How long will it be before the bruise that was placed on the consciousness fades? Do you remember what it was like to walk up to the first skyscraper after 9/11? Your first flight? Everything changed after that date, the world wasn't as safe as it was and a new sense of paranoia had settled in over everybody.

Since then the paranoia has faded a bit and a sense of complacency has settled in. But we're still a different nation that what we were. There are now new fetters on some of our freedoms, most we don't notice till we run into them. Talk about making bombs too much and chances are the FBI will be knocking on your door. The airport security has been replace by flinty eyed people MIB that pull people off to the side for mysterious reasons and feel them up and traumatizing them to airports for the rest of their lives. And for the last 3 years we have been at war someplace or other.
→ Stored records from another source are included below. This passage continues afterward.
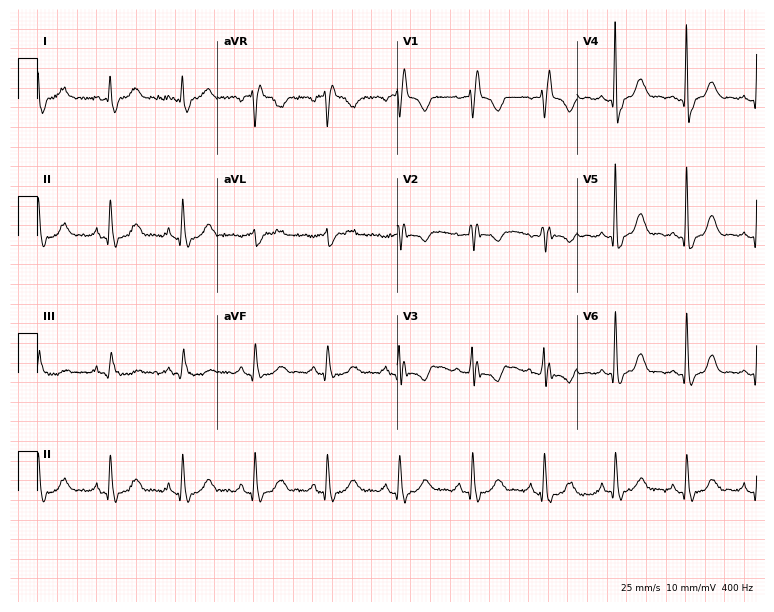
12-lead ECG (7.3-second recording at 400 Hz) from a 65-year-old woman. Findings include right bundle branch block (RBBB).
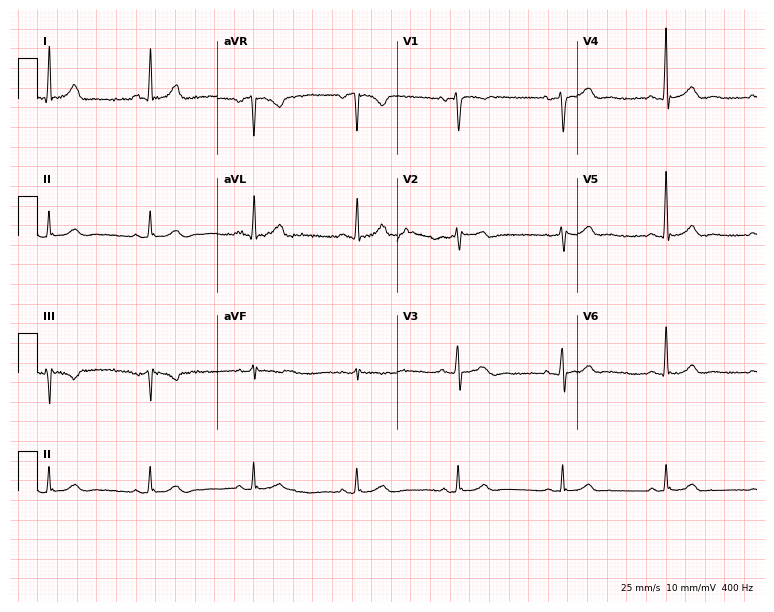
ECG (7.3-second recording at 400 Hz) — a male patient, 43 years old. Labelled as a normal ECG.
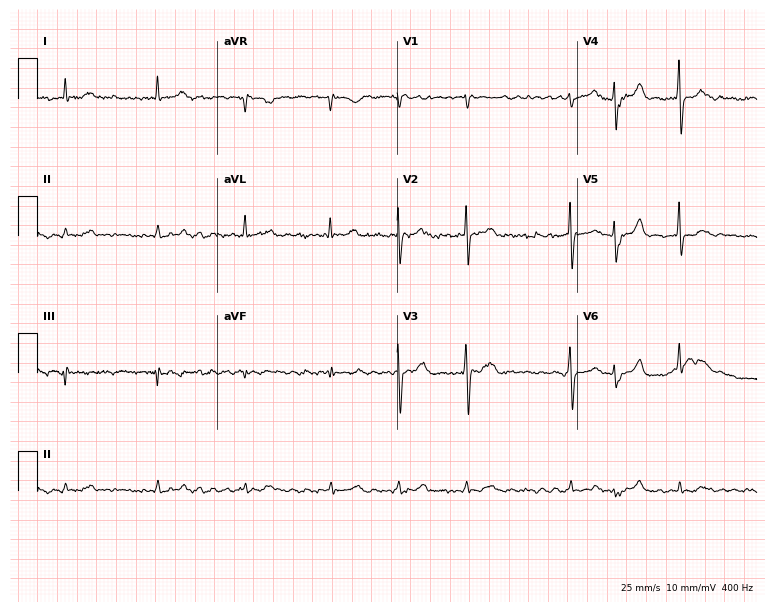
Electrocardiogram (7.3-second recording at 400 Hz), a man, 55 years old. Interpretation includes atrial fibrillation.
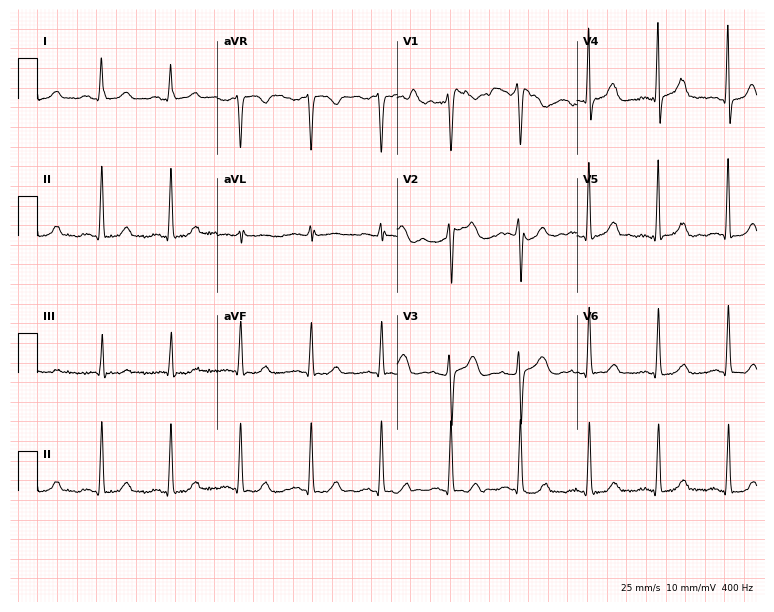
12-lead ECG (7.3-second recording at 400 Hz) from a woman, 48 years old. Labelled as a normal ECG.

I don't think that this war on terrorism is something we can win by ourselves, there needs to be a worldwide effort to squish it out and change the way people think. Every time an innocent person dies in this fight there is a chance that you're making another enemy that is willing to sacrifice his or her life for a cause against us.

Look at the Chechnya, the Russians are some pretty hardheaded customers and don't deal with terrorists but their situation is turning into a downward spiral. They're getting closer to the point when it's going to be easier to sterilize the area instead of fighting, once you get to that point, all sides have lost. Violence spreads like a plague. Terrorists aren't playing the same game that they were in the past, there aren't any real demands anymore. These wack jobs just want to put on a show for the media and they don't care if they live or die. They just want to make whoever it is they're dealing with look bad, every body gets hurt but they don't care. How do you fight people like that?

There are many things worth fighting, the problem is that we sometimes forget the real reason we started fighting. Once we become the fight, the fighting becomes more important then the objective and the original objective is lost. At that point it's probably a good idea to take a breather, step back and reassess. Let the emotion of the moment fade before you alienate the people that your good intentions are trying to save.

Sometimes you can't defuse the fanatics and they need to be stomped down, the trick is not to make any more while you're doing it. I just hope someone up there has a plan and knows what they're doing and not deceiving the rest of us. Nothing I hate more then throwing money away by betting on the wrong horse.